Through the rest of the recital her attention was intermittent. Sometimes she listened intently, and the next moment her mind was far away. She was struggling with something she had never felt before. A new conception of art? It came closer than that. A new kind of personality? But it was much more. It was a discovery about life, a revelation of love as a tragic force, not a melting mood, of passion that drowns like black water. As she sat listening to this man the outside world seemed to her dark and terrifying, full of fears and dangers that had never come close to her until now.
Passion that drowns like black water. Mark that. We’ll come back to that. But for now, know only that this recital, this glimpse of the transcendent, awakens in Lucy a painful understanding that will separate her from the pastoral ideal that Haverford and the people that live there represent.
Some peoples’ lives are affected by what happens to their person or their property; but for others fate is what happens to their feelings and their thoughts -- that and nothing more.
Lucy and Sebastian
Near the end of the year Lucy will be taken on as Sebastian’s new accompanist, playing the piano and working with him as he prepares for an extended tour in Europe. In this capacity, the two will come to know each other very well, with each representing something important to the other. Cather captures this in two short portraits, juxtaposed on the same Sunday afternoon.
First, Lucy:
One Sunday afternoon near the end of February Lucy was sitting in her room looking out at the back of the next building, which came close to her window, -- a blank wall of bricks painted grey. Sunday was the only day in which she had much time for reflection. She gave lessons all day on Saturday, but on Sunday she was free.
This morning she was wondering how a month, nearly two months, indeed, could have slipped by so quickly. A strange kind of life she had been leading. For two hours, five days a week, she was alone with Sebastian, shut away from the rest of the world. It was as if they were on the lonely spur of a mountain, enveloped by mist. They saw no one but [Sebastian’s valet] Giuseppe, heard no one; the city below was blotted out. Then, after eleven-thirty, the city began poking in its fingers. The telephone began to buzz, and she heard him build up the rest of his day and evening. At about twelve she got into the elevator and dropped down into Chicago again.
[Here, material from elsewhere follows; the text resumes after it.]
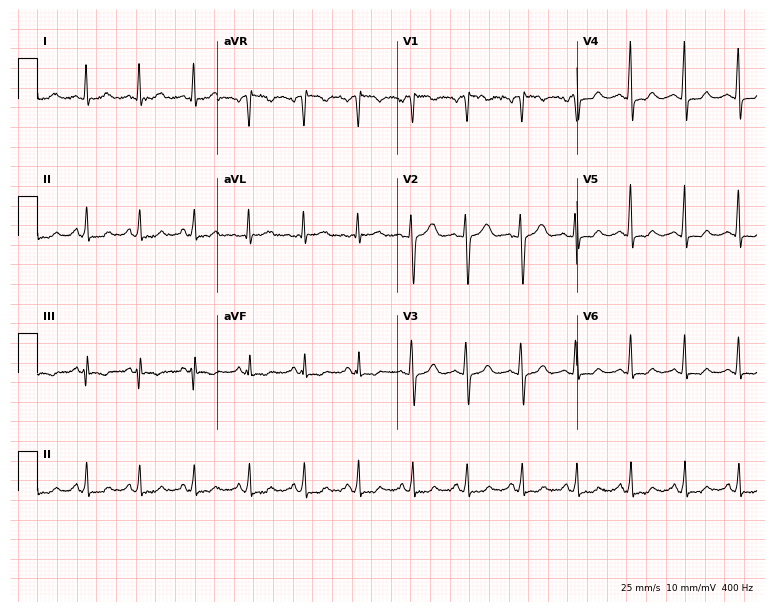
12-lead ECG from a 50-year-old female patient (7.3-second recording at 400 Hz). Shows sinus tachycardia (a sinus rate of 100 beats per minute or more).

The weather, which everyone grumbled about, had been exactly the right weather for her. The dark, stormy mornings made the warmth and quiet toward which she hurried seem all the richer. The dirty streets, as she crossed the town through sleet and snow, were like narrow rivers, shut in by grey cliffs where the light was always changing, and she herself was a twig or a leaf swept along on the current. As soon as she reached the studio, that excitement and sense of struggle vanished; her mind was like a pair of dancing balances brought to rest. Something quieted her like a great natural force. Things took on their right relation, the trivial and disturbing shut out. Life was resolved into something simple and noble -- yes, and joyous; a joyousness which seemed safe from time or change, like that in Schubert’s Die Forelle, which Sebastian often sang.
Lucy stopped looking at the streaks of rain against the grey wall, went to her shabby piano, and played that song again and again. There were other songs which she associated more closely with Sebastian himself, but this one was like the studio, like the hours they spent there together. No matter where in the world she should ever hear it, it would always drop her down again into that room with the piano between two big windows, the coal fire glowing behind her, the Lake reaching out before her, and the man walking carelessly up and down as he sang.
And now, Sebastian:
On this same Sunday Sebastian himself was going through a bad time. He happened to have no out-of-town engagement, so he was in Chicago, in his studio. This day, with a brutal rain beating on brutal buildings, had been one of slowly rising misery.
In the morning paper he had read a dispatch from Geneva, announcing the death of an old friend and fellow student, at a sanatorium in Savoy. He hadn’t even known that Larry MacGowan was ill; there had been a coldness between them for the last few years. But the moment his eyes fell on that black headline the feeling of estrangement vanished as if it had never been. The reality was their ardent, generous young friendship, their student days together -- which were only yesterday, after all. He put down the newspaper softly, as if he were afraid of wakening someone. It was like reading his own death notice. Like it? It was just that. The obituary would serve for both -- for their good days.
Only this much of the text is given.